The disk in question is not a boot disk.  It is just a very active repository for customer-related files that has grown faster than expected.

The machine is virtual and the disk itself is a logical SAN drive.

What additional information would be helpful?
Then I would just create a new virtual disk to the VM and make that GPT. Then restore the data from the backup of the old disk to the new virtual disk. This is much simpler and particularly safer than converting a disk.
We are aware of the brute force alternative and that may be what we need to go with.  We are just exploring other options.  Although I am a relative noob at this stuff my colleague is not.

The question is whether these or any other conversion tools actually work for converting an existing MBR drive to GPT while that drive is active in the real world.  

Will we lose connectivity to the drive during the conversion?  How long will it take on a drive this size?  Has anyone actually tried it with or without success?
You haven't mentioned what the size of the virtual disk is and I'm not seeing any indication of what virtualization platform you're using.  Frankly, you're leaving a lot of details out.

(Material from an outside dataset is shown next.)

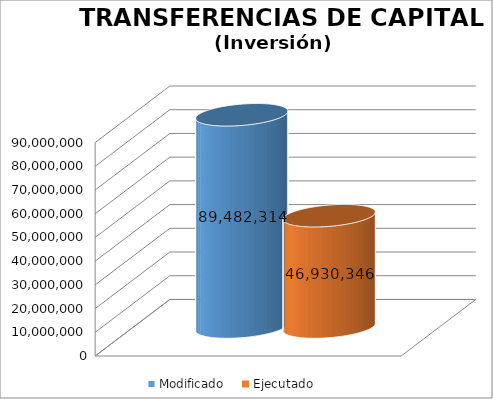
| Category | Modificado | Ejecutado |
|---|---|---|
| 0 | 89482314 | 46930345.8 |

As has been stated if the disk is a 2TB virtual drive already, the virtualization technology may limit it's size.  Hyper-V VHD size limits are 2TB.  Unless you convert it to VHDX - but that has to be done offline.  How fast depends on what the platform hardware is - SSD?  15K SAS in a RAID 10?  RAID 5?  RAID 6?  How many drives?  What's the RAID controller - at the end of the day, it's foolish for us to give or you to accept any time estimate because there are so many variables.

You're asking about software to do something that most professionals simply don't use.  If you want to see how it will work/react, the best thing to do is run it in a test environment.  You clearly have a virtualization plaftform - it should take less than an hour to setup a test system and explore how it works/what happens.  You can use FSUTIL to create dummy files INSTANTLY of any size you want so you can test with x% of the disk full.  

I know you want a simple, reliable answer... problem is, from what I know of most professionals and what you're asking, this is high risk - and high risk things are avoided by professionals when other, lower risk and better alternatives exist - as I think they do in this case.

Good luck.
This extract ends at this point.